# Sesssion 12: Final Coding Test

```{contents}

```

In [None]:
from google.colab import drive
drive.mount('/content/drive')

The test is simple enough to complete in 1 hour and 30 minutes. You should time yourself to try it.

## Language Model for Alphabet characters and numbers

As you have experienced, Language Model has the most basic use of representing words by 1 numerical vector so that words with similar semantics will have distances in the vector space close to each other.

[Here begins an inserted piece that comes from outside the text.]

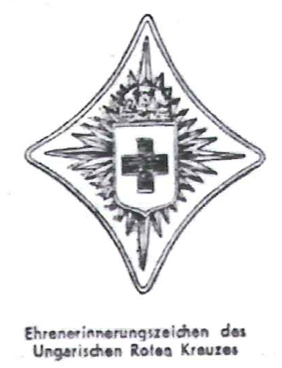 Darstellung des Erinnerungsabzeichens des Ungarischen Roten Kreuzes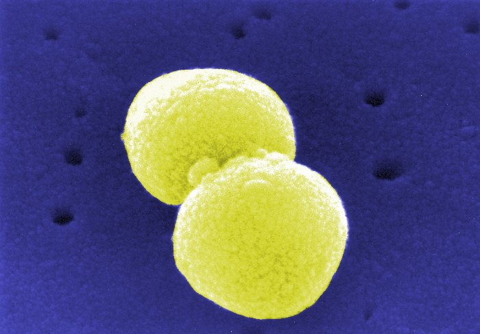 Pneumokokken available at CDC-PHIL

Before you start coding, think about what the result of the Language model for alphabetic characters and numbers will be.

**Read the Data**

Our data consists of the titles of 10,000 English articles saved as 1 `list`

In [None]:
import pickle as pkl

with open("/content/drive/MyDrive/Colab Notebooks/ML-intensive/data/problem_1.pkl", "rb") as f:
  data = pkl.load(f)

print(data[0:10])

In [None]:
data

**Approach**

We will build 1 Language Model **very basic** by doing the following:
- Use the Embedding layer to create a representation of each word in the dataset
- Update the weight for the Embedding layer through the problem **"Predict the next character with the input of 1 unique character in front"** (multi-label classification problem, the number of labels is the number of unique characters appearing in the dataset)

Therefore, from the above text, we need to build a dataset with `x` as 1 character and `y` as the adjacent character immediately after.

Example: The first sentence in the dataset `aba decides against community broadcasting licence`

This sentence is 50 characters long (including spaces) → we will create 49 data samples to train the model
```
# For example, the "aba decides" segment will produce x pairs like
x     | y
------|-------
a     | b
b     | a
a     | space
space | d
d     | e
e     | c
c     | i
i     | d
d     | e
e     | s
```

#### TODO 1

Design a code to:
- Create `x_char` and `y_char` containing the training data described above (on top of all the data in the `data` variable)
- Creating `unique_chars` is the `list` containing unique characters in `data` (including space characters), the data in this list is `sorted incrementally`.
- Based on `unique_chars`:
  - Create a `NUM_CHAR` indicating the number of unique characters in `data`
  - Create `char_to_index` and `index_to_char` as 2 `dictionary` used to map each character with their index and vice versa

In [None]:
# YOUR SOLUTION

After you have created all the above variables, the code below will generate `x` `y` which is the model training data

In [None]:
x = []
y = []
for char_x, char_y in zip(x_char, y_char):
  x.append(char_to_index[char_x])
  y.append(char_to_index[char_y])

len(x), len(y)

#### TODO 2

Use Tensorflow to build the model as follows, the model consists of 2 layers:
- `Input`
- `Embedding` with
  - Number of lines equal to the number of unique characters
  - Each character is represented by 1 vector with 2 numbers
  - Name this layer `"embedding"`
    - `model.add(Embedding(..., name="embedding"))`

Just create a model, no compile and fit required



In [None]:
# YOUR SOLUTION

Since the last layer of the model is `Embedding`, when we call the `predict` function and pass in all the unique characters, we get their representation (you need to implement the model correctly for the code below to run)

In [None]:
character_embeddings = model.predict(list(index_to_char.keys()))
print(character_embeddings.shape) # notice the printed results

Visualize the vector space of characters

In [None]:
import matplotlib.pyplot as plt

plt.figure(figsize=(6, 6))
for index, vector in enumerate(character_embeddings):
  plt.scatter(vector[0, 0], vector[0, 1], alpha=0)
  if index != 0:
    plt.text(vector[0, 0], vector[0, 1], index_to_char[index])
  else:
    plt.text(vector[0, 0], vector[0, 1], "SPACE")
plt.show()

We see that without training, the characters allocated are very messy in space

### Train

To train the model, we need One Hot Encoding the variable `y`.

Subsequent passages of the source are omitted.